Basically, each squadron produced a Form 34 or similar for each 'show'. This form detailed line ups by flight 'color' and position, with up and down times for each individual pilot, and the aircraft he used. This was the basis for the daily 'diaries', to which was added the above mentioned documentation, paperwork, etc, etc. 

This is remarkable material which I've used over and over again to document mission pilots and 'which airplane he flew' each day. It's also simply fascinating reading since the person writing the daily "summary" or "diary" as I call it, the real heart of these books, was there on site, knew the people involved, and added his summation at the end of each day, often with personal comments tacked on.

What I have are nice copies of the original books; mine are second generation, I believe, and the quality ranges from excellent (10) to almost unreadable (1), with the overwhelming majority of the pages falling into the 6 to 8+ quality category (easily read). 

*Each* squadron's book is approximately 900-1000 pages long in total. I've been thinking about doing this for years, and if I get enough interest, I'll go ahead with the project. I plan to offer sections of each squadron in three-ring binders in approximately 200-page date ranges. Actually, what I'll be doing is 'sectioning' each squadron exactly the way the original books are sectioned today (at Maxwell, I believe) in terms of date range. I will also copy the pages 'darker' than my copies to enable maximum clarity, though as I said most of the pages don't really require this. Those of you who have my Descriptive Geometry Manual for Artists will be familiar with the format (high-quality copied pages in a 3-ring binder).

I'm not asking for any money now - what I want is to get a feel for the interest level and I'll do a few "date sections" of each squadron, figure out my total costs, and then offer them for sale.
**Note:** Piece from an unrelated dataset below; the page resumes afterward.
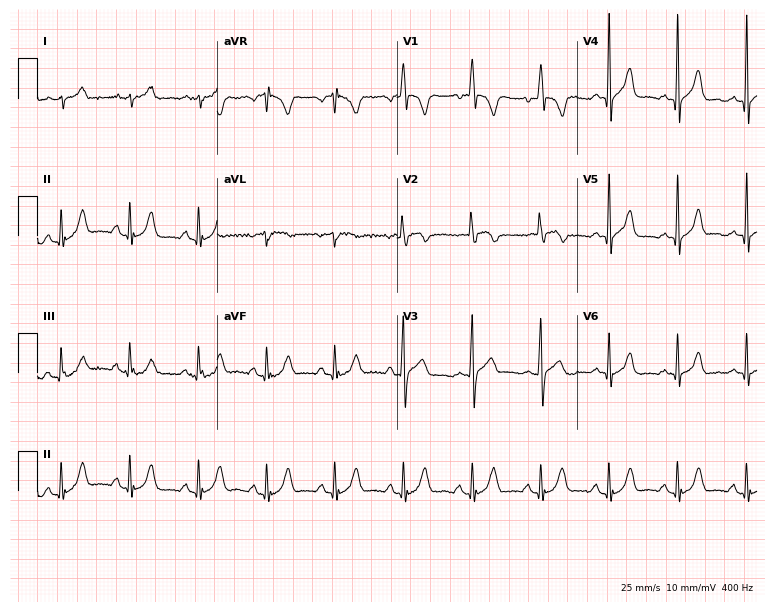
Standard 12-lead ECG recorded from a man, 45 years old. None of these six findings is recorded: first-degree AV block, right bundle branch block, left bundle branch block, sinus bradycardia, atrial fibrillation, sinus tachycardia. Only these six findings were labelled.

This stuff is just too good to keep to myself (and the very few others who have copies), and I think many of you will be very interested to add these to your shelves, especially from a unit that 'saw it all' 8AF-wise.

Please email me at [email protected] if you may be interested, and I'll let you know when the first ones are done (if I indeed proceed).

Thanks,

Wade


----------



## syscom3 (Sep 2, 2006)

This sounds mighty interesting.


----------